Post by michael mills » 15 Aug 2009, 03:04

the fleeing escapees were somehow accidentally shot by the SS in all the confusion.
The fleeing escapees were not shot accidentally. Presumably Diekmann had given orders to his men to shoot any of persons imprisoned in the church who tried to escape to the outside through the doors or windows of the building.

The statement by Otto Kahn, given in 1962, suggests that Diekman's plan may have been to set off a small explosive device in the church for the purpose of panicking the women and children imprisoned there into trying to escape from the building, and thereby giving the German soldiers guarding them a quasi-legitimate reason for shooting the escapees.

The question remains whether Diekmann had revealed such a plan to the men of his unit, in which case those men would be complicit in a criminal conspiracy to kill innocent civilians and give it a quasi-legal cover. It is possible that he did not reveal that plan to his men, or not all of them, but just told them to keep the women and children imprisoned in the church and shoot them if they tried to escape.

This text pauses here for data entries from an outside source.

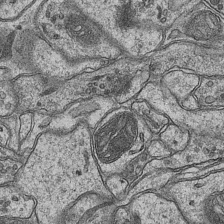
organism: Mouse
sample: CA1 Hippocampus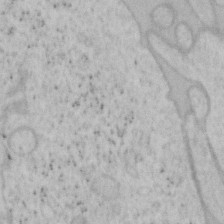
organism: Human
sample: HeLa cells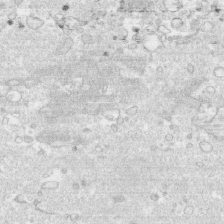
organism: Human
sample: CRL-1474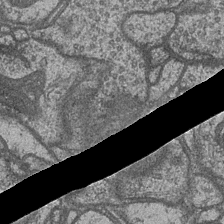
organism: Drosophila
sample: Optic medulla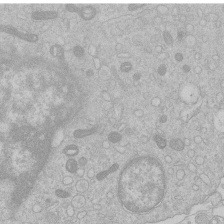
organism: Human
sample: Macrophage cells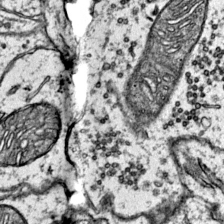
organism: Mouse
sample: Primary visual cortex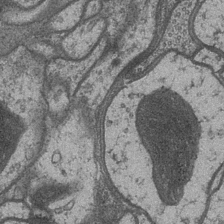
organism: Drosophila
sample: Optic medulla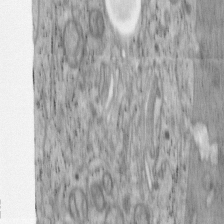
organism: Human
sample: HeLa cells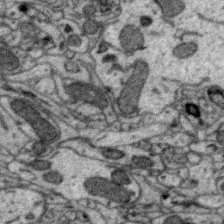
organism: Zebra finch
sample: Brain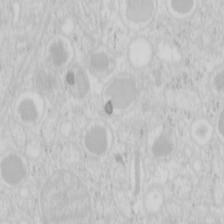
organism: Mouse
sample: Pancreas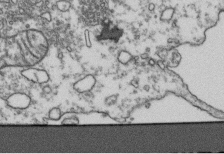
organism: Human
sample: Activated Jurkat CD4+ T cells

Given that many of the participants in the masscre were killed in action shortly thereafter, including Diekmann, and only about 10% of those participants were ever brought to trial where they could be questioned, it remains unknown whether the men of the Waffen-SS unit entered Oradour in the full knowledge that their task was to kill everyone found in the village, or whether they thought that they would be carrying out a reprisal action involving the execution of the adult men, with the women and children being imprisoned and then released, or perhaps taken to a prison or internment camp.

Kahn's testimony suggests that the explosion in the church was much larger than intended by Diekmann, which lends support to the thesis that combustible materials were stored in the church and ignited by the smaller charge set off under Diekmann's presumed plan.

It seems to me that the most reasonable interpetation of the events at Oradour is that they were the result of a number of unrelated elements; the original German orders to take hostages, Diekmann's own personal plan (contrary to his orders), to instigate a huge massacre for reasons unknown, possible involvement of some of the village's residents in insurgent activity, including the hiding of ammunition or other supplies. From these unrelated elements, the opposing sides have taken those elements that best support their respective cases, thereby distorting an objective interpretation.

The unit followed the normal pattern of village reprisal that had been executed hundreds of times in Russia
It was not normal practice in France. Furthermore, no orders had been issued for a reprisal against Oradour, only an order to take hostages.

A large number of the participants in the massacre were recauits from Alsace. How many of them had served in occupied Soviet territory? How many of them had taken part in anti-partisan warfare on the Eastern Front?

I do not think it is a case of a unit that had become experienced in this sort of massacre, and were simply doing what they had done many times before.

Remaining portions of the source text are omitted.